Мама плакала не останавливаясь.
… Возвращаясь в Ленинград, Владимир настроен был решительно. Вечером, когда все разошлись после ужина, Володя укачал сына.
 - Люда, мне надо тебе кое – что сказать.
Люда застыла со стопочкой глаженых распашонок в руках. Володе показалось, что она поняла все сразу.
- И?.. – Людмила как – то жалобно подняла брови домиком и стала похожа на Пьеро: белокожая, в белом халатике, с печальными светлыми бровями.
- Прости меня, - сразу начал он, - в Свердловске я встретил женщину, которую любил с юности… Я виноват перед тобой.

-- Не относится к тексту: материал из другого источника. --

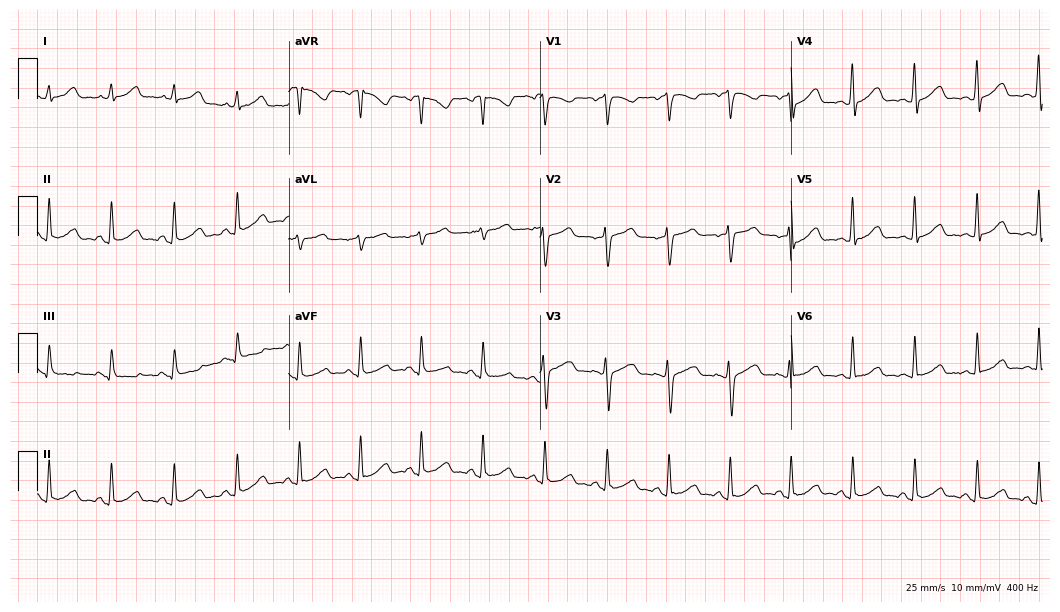
12-lead ECG from a 36-year-old female patient. Labelled as a normal ECG.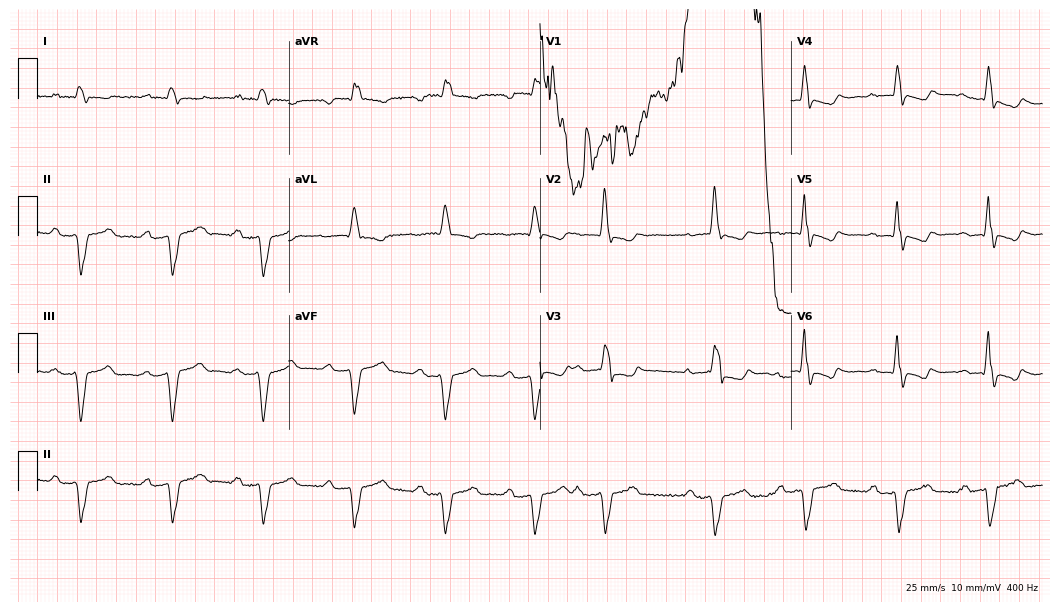
Electrocardiogram, a male, 71 years old. Interpretation includes atrial fibrillation (AF).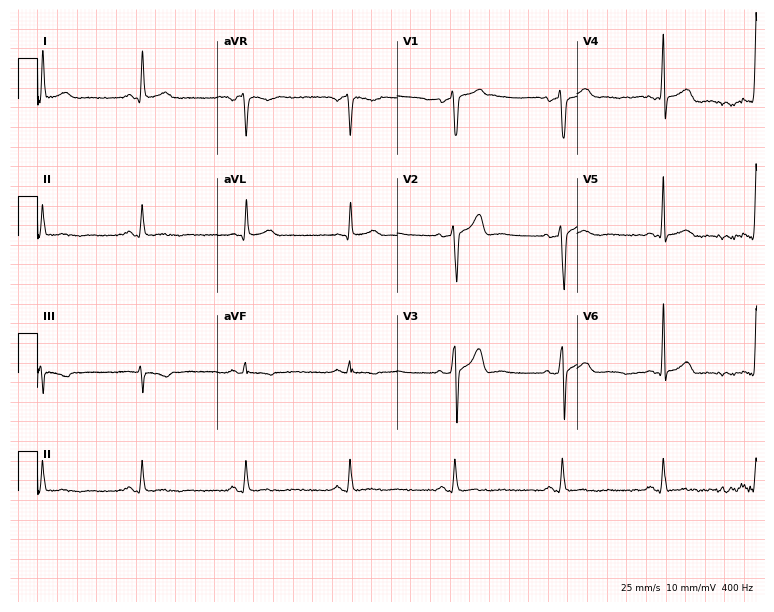
Resting 12-lead electrocardiogram (7.3-second recording at 400 Hz). Patient: a 47-year-old male. Read as a normal ECG.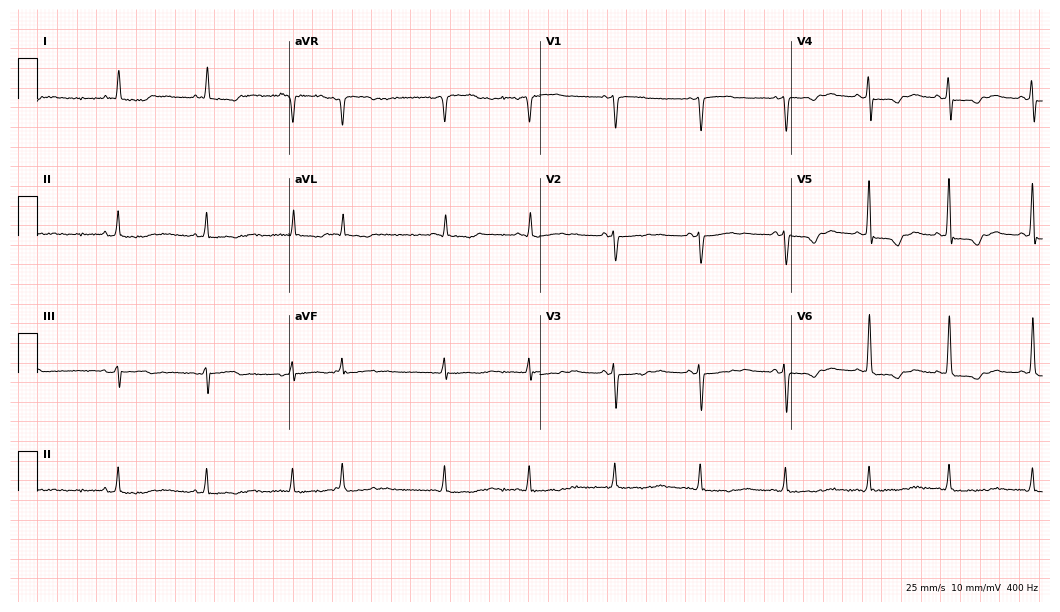
ECG — a 78-year-old woman. Screened for six findings — first-degree AV block, right bundle branch block, left bundle branch block, sinus bradycardia, atrial fibrillation, sinus tachycardia — none is recorded. Other findings, if any, are not listed.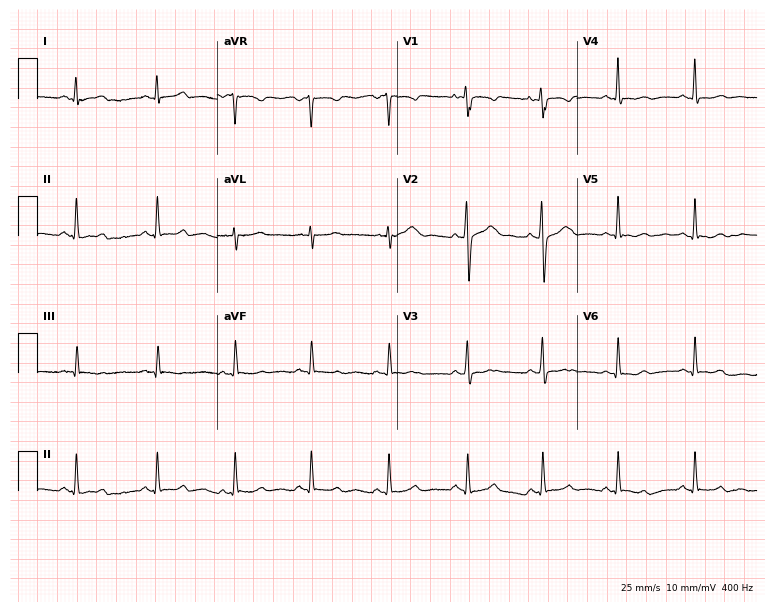
Standard 12-lead ECG recorded from a 28-year-old woman (7.3-second recording at 400 Hz). Read as a normal ECG.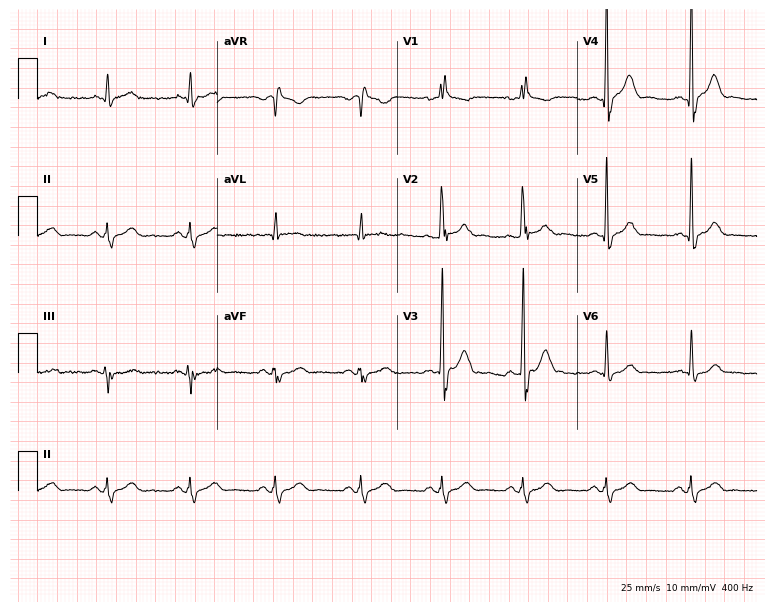
Standard 12-lead ECG recorded from a 37-year-old male (7.3-second recording at 400 Hz). None of these six findings is recorded: first-degree AV block, right bundle branch block, left bundle branch block, sinus bradycardia, atrial fibrillation, sinus tachycardia. Other findings, if any, are not listed.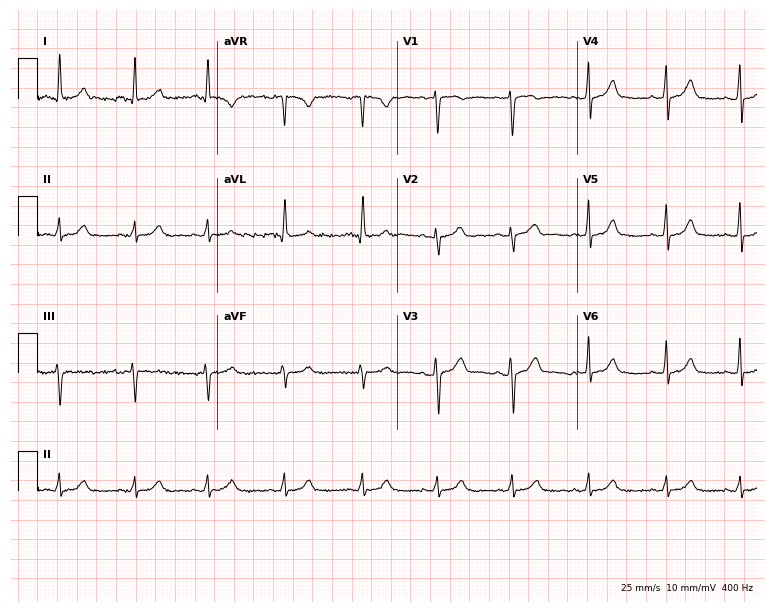
12-lead ECG from a 49-year-old woman (7.3-second recording at 400 Hz). Recorded interpretation: within normal limits.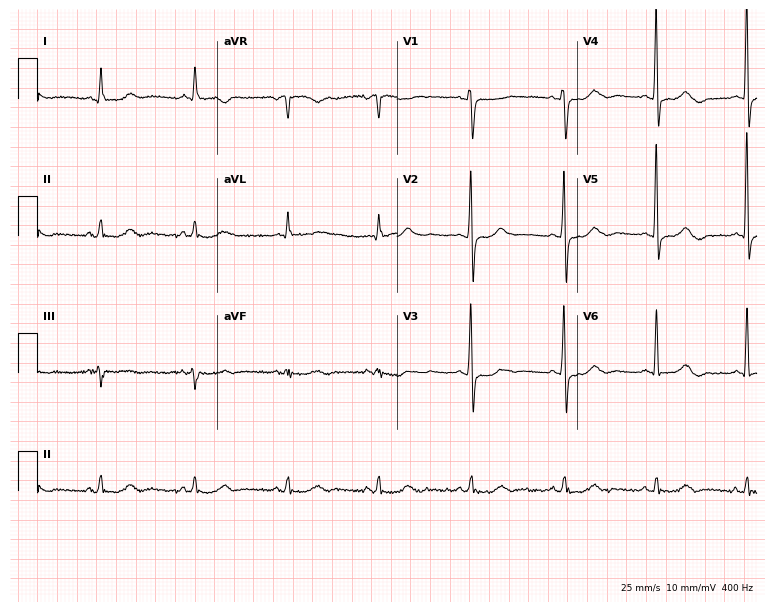
Resting 12-lead electrocardiogram (7.3-second recording at 400 Hz). Patient: a female, 61 years old. None of these six findings is recorded: first-degree AV block, right bundle branch block, left bundle branch block, sinus bradycardia, atrial fibrillation, sinus tachycardia. Only these six findings were labelled.

- Это Нина? – Людмила знала про первую любовь мужа. И сейчас она поняла, что единственную.
 - Ты был с ней? – механическим голосом спросила жена.
  - Да.
 Людмила беззвучно заплакала.
 - Зачем ты женился на мне? Это нечестно!
- Людочка, хорошая моя, прости меня. Я думал, давно все прошло и отболело. Я женился гораздо позже, чем она вышла замуж и родила. Я все забыл с тобой и с Андрюшкой. У меня все было честно! И я никогда не лгал тебе. Ни в одном слове.
 - Она красивая? – задыхаясь от всхлипов, спрашивала она.
- Ты у меня тоже красивая, - гладил он ее по голове, как маленькую.
 - Чем я хуже? Что я делала не так? Я же люблю тебя! – рыдала жена
 - Не кричи так, не пугай сына. Давай разведемся спокойно. Я буду всегда помогать вам, я всегда буду рядом, когда нужно. И ты молодая, красивая, будет мужчина, который будет тебя любить.
- Ой, замолчи. Я не могу это больше слушать, - Люда вытирала глаза, щеки, нос ползунками и распашонками сына.
- Прости меня.
- Как это произошло? Как вы встретились? Ты сам нашел ее? – начала выпытывать Люда.
- Да, я позвонил сам, - Владимир не отпирался ни в чем. Рассказал все, как было. Почти все, чтоб не ранить жену еще больше.
 - Ты спишь на полу, - бросила она ему одеяло.
 - Понял.
Утром он собрал вещи и уехал. На развод Людмила обещала подать сама.